* Your instructions *
Transcribe the listing in full, word for word; pictures do not belong in the copy.

* Data section *

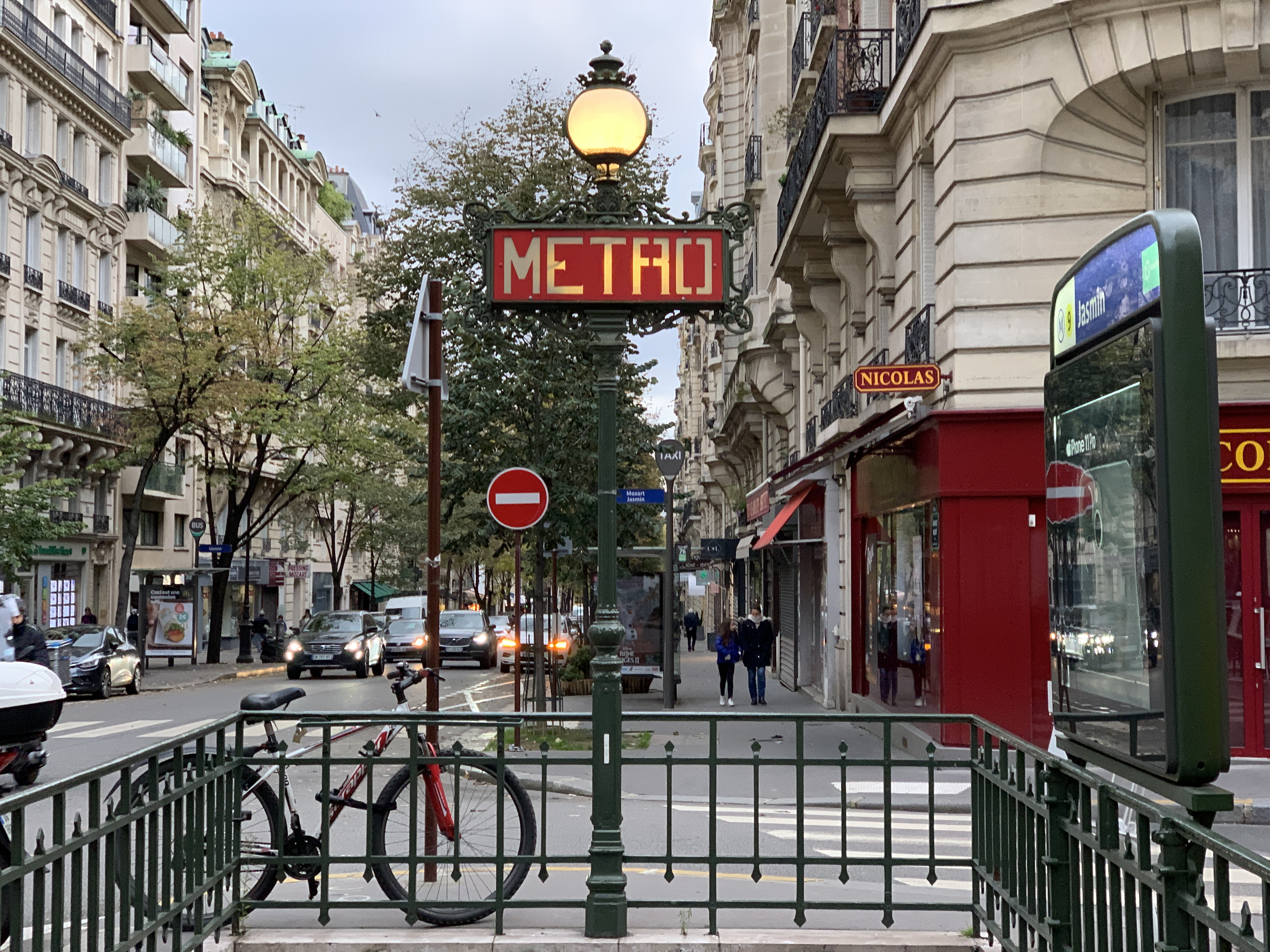 Entrée de la station de métro Jasmin, Paris.
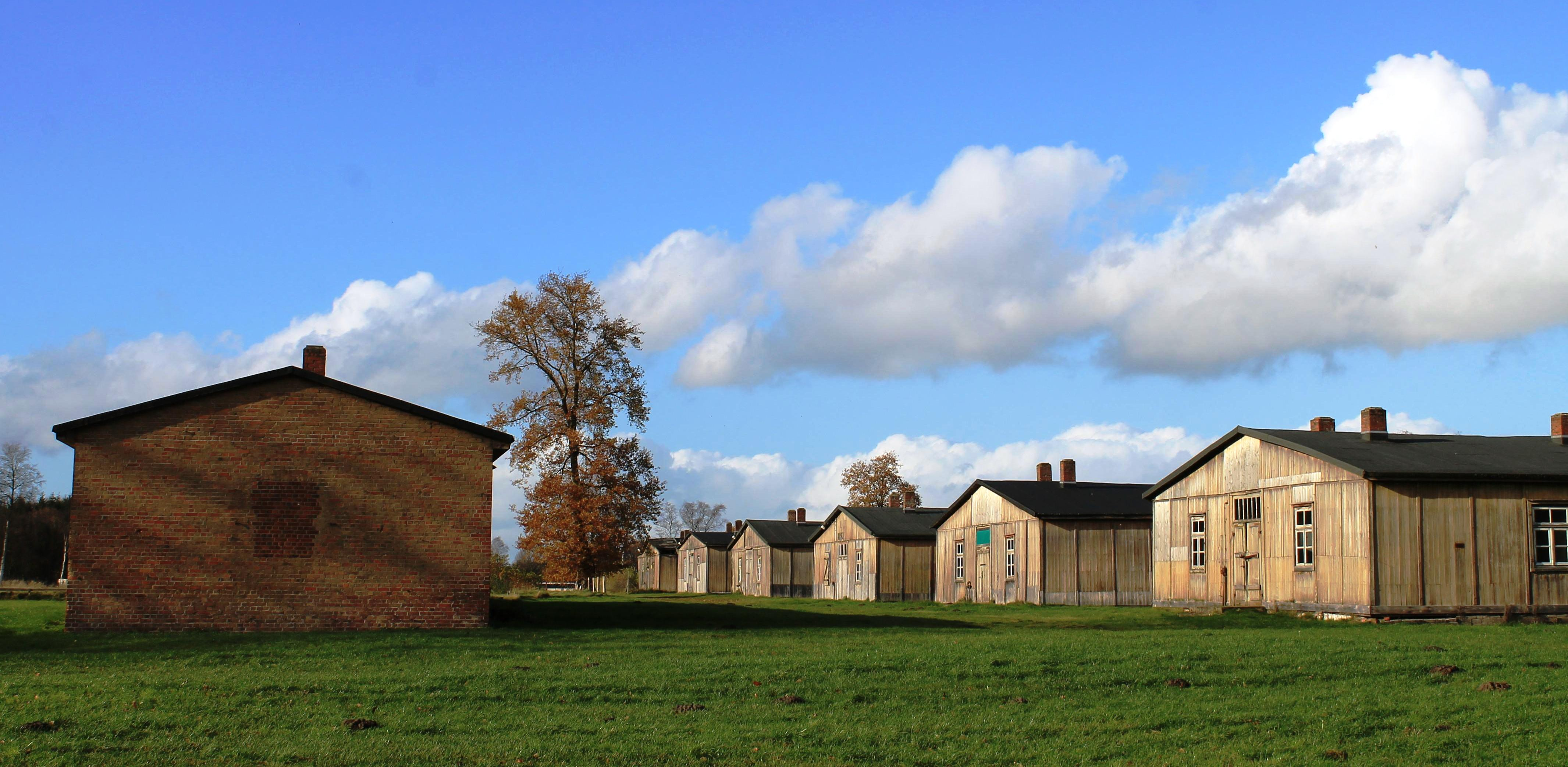 Gedenkstätte Lager Sandbostel, Lageransicht von der Seite
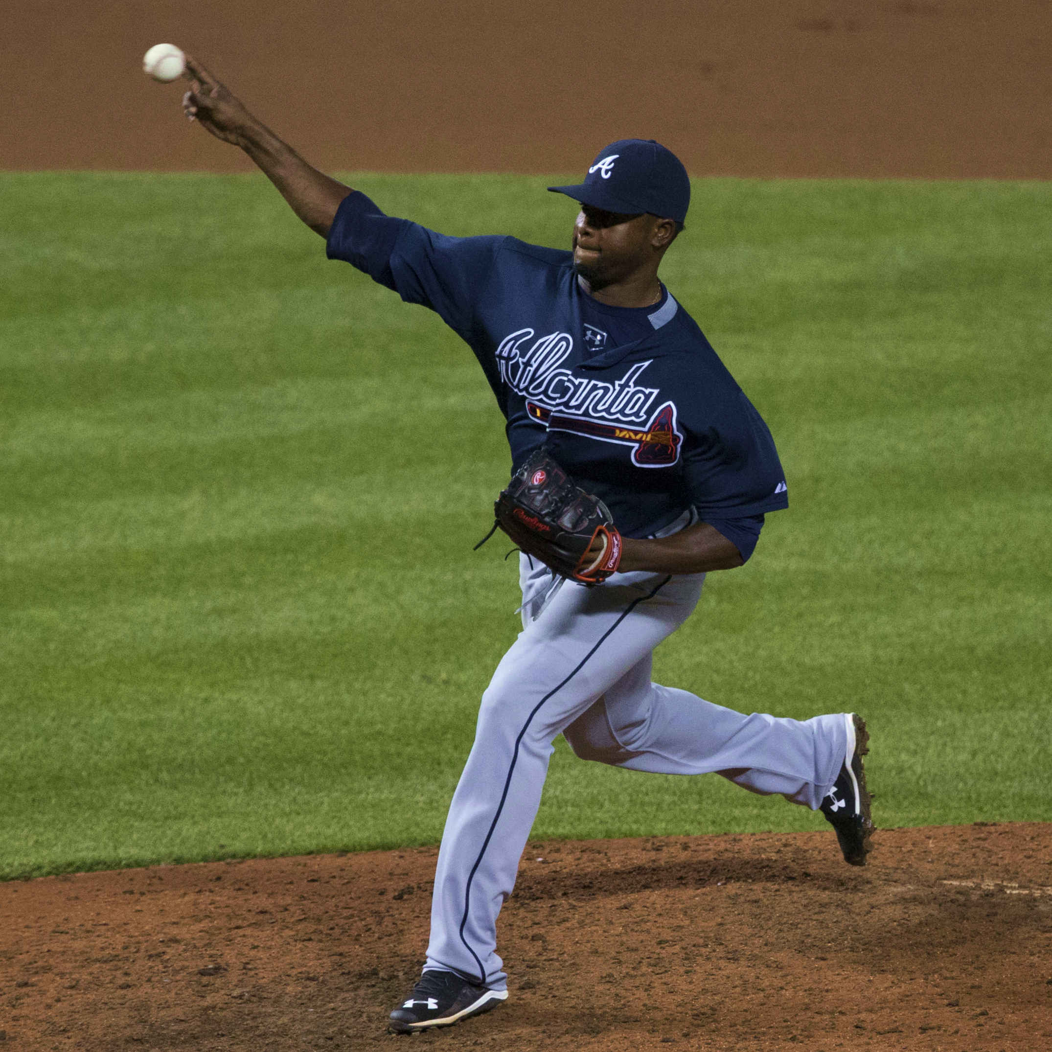 Arodys Vizcaíno
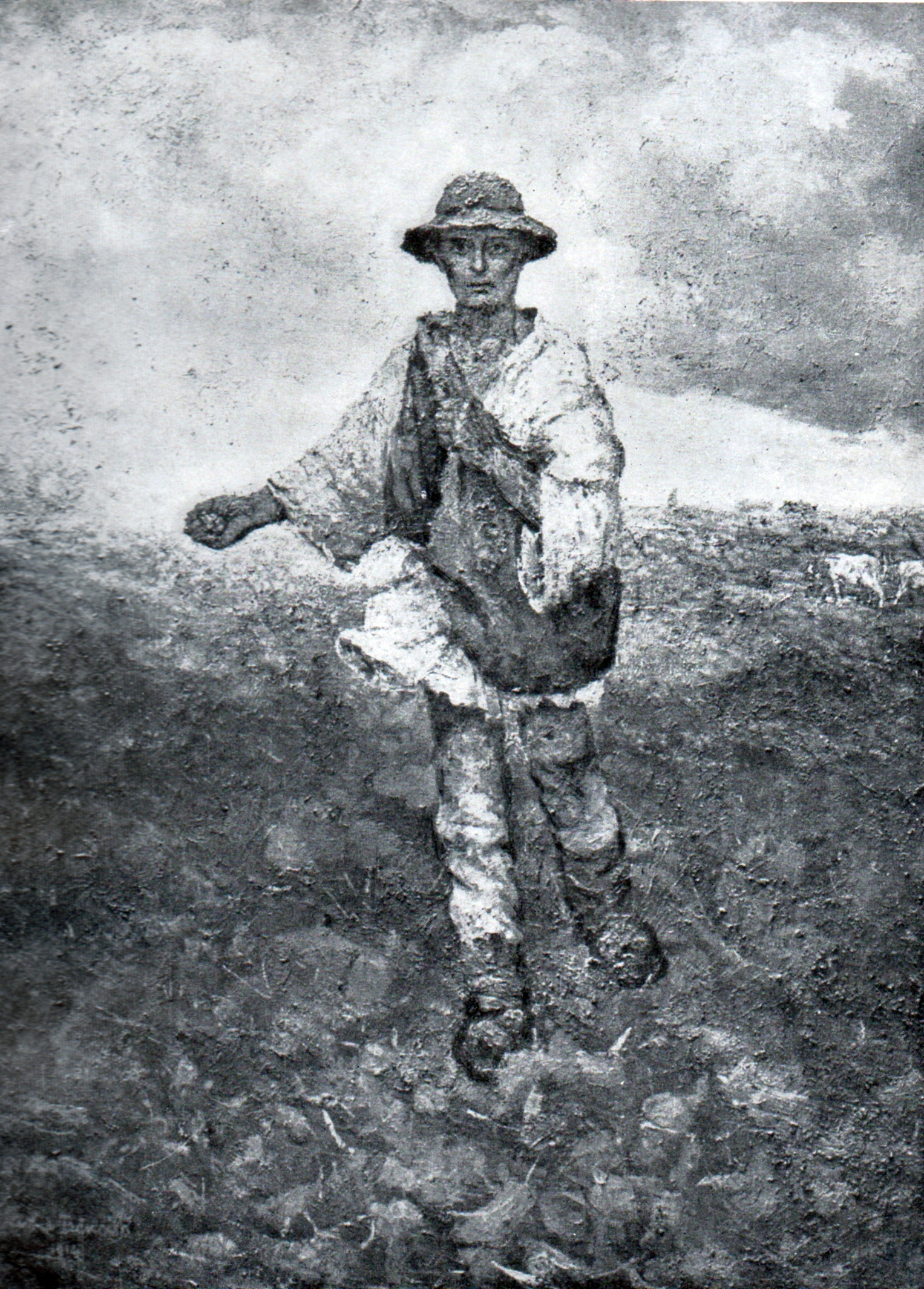 Semănătorul

* Completed exercise *
 Entrée de la station de métro Jasmin, Paris.
 Gedenkstätte Lager Sandbostel, Lageransicht von der Seite
 Arodys Vizcaíno
 Semănătorul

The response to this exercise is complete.